Antes mesmo de completar a maioridade, Bárbara Correia, 28, já pagava por seus crimes atrás das grades. Depois de 12 anos na prisão, ela voltou para o convívio em sociedade de uma forma diferente do que sempre imaginou: com emprego de carteira assinada. Ela atua em uma empresa em Ribeirão das Neves, na região metropolitana de Belo Horizonte, que conta com 120 funcionários, sendo que 25% deles, ou seja, 30, são detentos.

Segundo o superintendente de Trabalho e Ensino da Secretaria de Estado de Administração Prisional (Seap), Felipe Simões, dos 73.948 presos em cumprimento de pena em Minas, 19 mil, cerca de 25%, trabalham em 391 empresas públicas ou privadas, dentro e fora das unidades prisionais do Estado.

Bárbara é conferente de qualidade de eventos e gerente do IPL – Indivíduo Privado de Liberdade – na LSPRO, uma das maiores empresas de eventos de Minas, responsável pela montagem de palcos e instalações dos maiores shows internacionais no país e de outros eventos. Lá, ela coordena um batalhão de homens.

Para ela, a oportunidade foi essencial na mudança não só de sua vida, mas dos rumos de toda a família. “Pago as contas da casa e a alimentação. A gente vive com a minha renda. Eu era muito julgada pela minha família e pela sociedade, por ser transgênero e por não trabalhar. Eu não teria escolha se eu não tivesse essa oportunidade que eu tive agora. Ou eu voltava para o mundo do crime, ou me prostituía”, disse Bárbara.

Com sede em Ribeirão das Neves, a LSPRO tem parceria com o sistema prisional mineiro, e seus colaboradores são detentos do regime semiaberto dos presídios Antônio Dutra Ladeira e Inspetor José Martinho Drumond, que ficam nas proximidades.

E até mesmo quem tinha dúvidas sobre trabalhar com um preso ou ex-detento já mudou de opinião. Gerente de almoxarifado da empresa, Rodney Araújo, 40, conta que no início ficaram receosos com a chegada dos presos. “Com o tempo, mostraram a capacidade que têm”, disse.
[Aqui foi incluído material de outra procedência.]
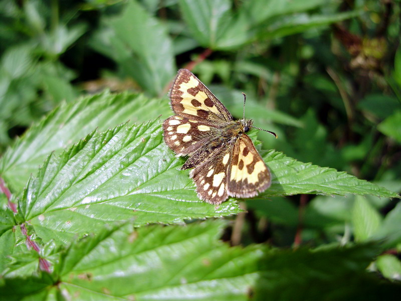 Carterocephalus silvicola. Veseluvka, Jonava district, Lithuania.
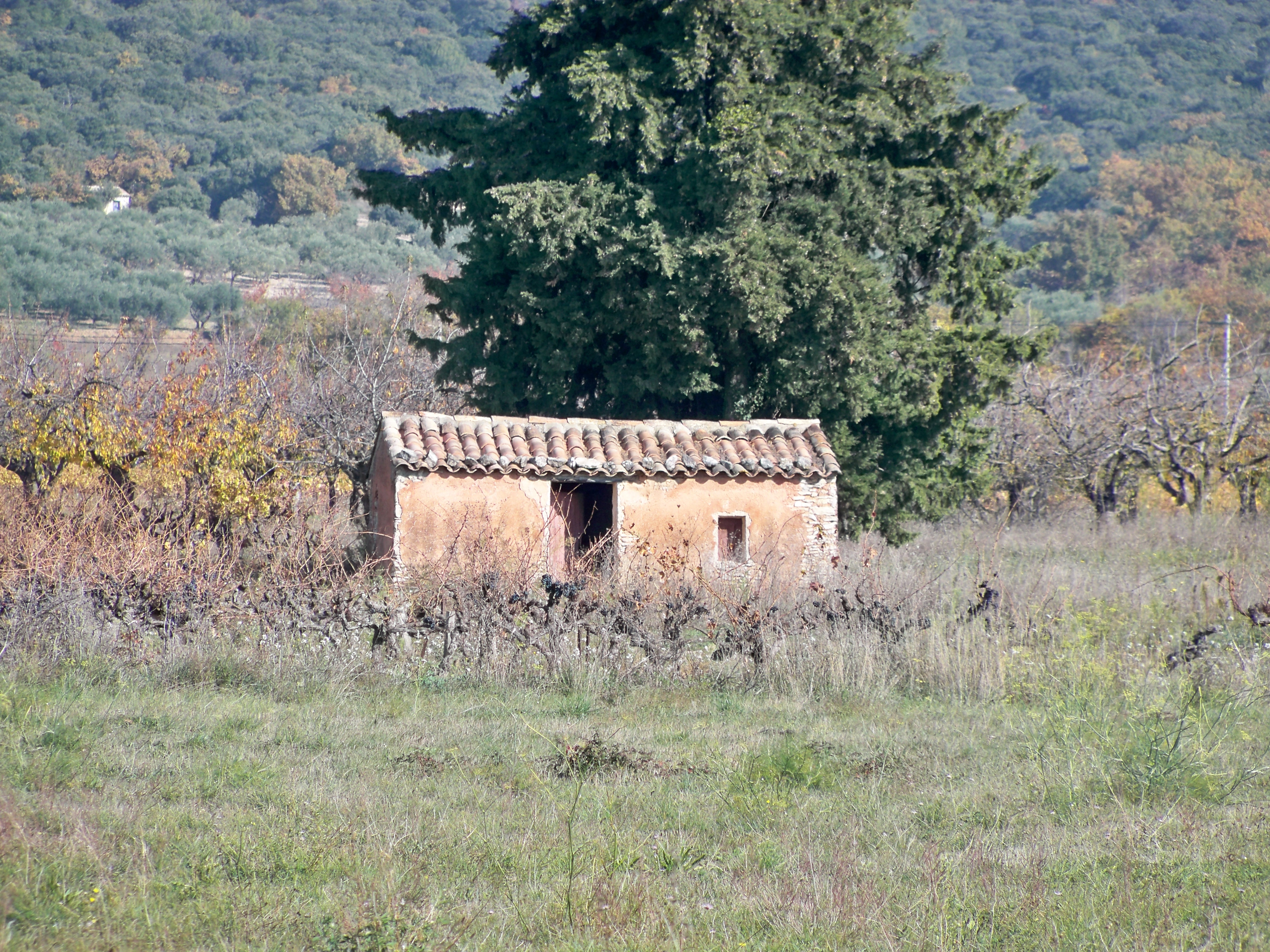 cabanon près de Villars (Vaucluse, France), hameau du Grand Clément

Aceitação. Bárbara também contou que a oportunidade foi essencial para mudança de rumos na vida. “Hoje sou uma pessoa completamente feliz. Sou uma transgênero, que não conseguia emprego por causa do preconceito. Hoje, estou em paz comigo mesma. Vivo do fruto do meu próprio trabalho”, reforça Bárbara, que sonha em voltar a estudar e fazer faculdade.

“Se todos os empresários dessem essa oportunidade e esse incentivo de ressocialização, a reincidência seria menor. O condenado vai pensar duas ou três vezes antes de voltar a cometer outros crimes”, reforça Bárbara, que consegue ajudar no sustento do pai, de 76 anos, de uma irmã e um sobrinho.

‘Sonho em fazer faculdade e lutar por ex-detentos’, diz ex-presa

Vaidosa, Bárbara Correia não abre mão do batom e das unhas pintadas no ambiente de trabalho. “O meu trabalho me incentiva a ser vaidosa. Hoje, sei que posso trabalhar e que no fim do mês eu posso tirar um dinheiro para arrumar meu cabelo, comprar roupa e sapato sem precisar enfrentar uma Afonso Pena ou uma Pedro II para me prostituir, sem precisar pegar um revólver e fazer um ato criminoso. Graças ao meu trabalho, eu não preciso me preocupar se o meu pai vai ficar sem comida, se vão cortar a luz ou a água, e aí me desesperar”, disse ela, que tem autorização da Justiça para viajar a trabalho.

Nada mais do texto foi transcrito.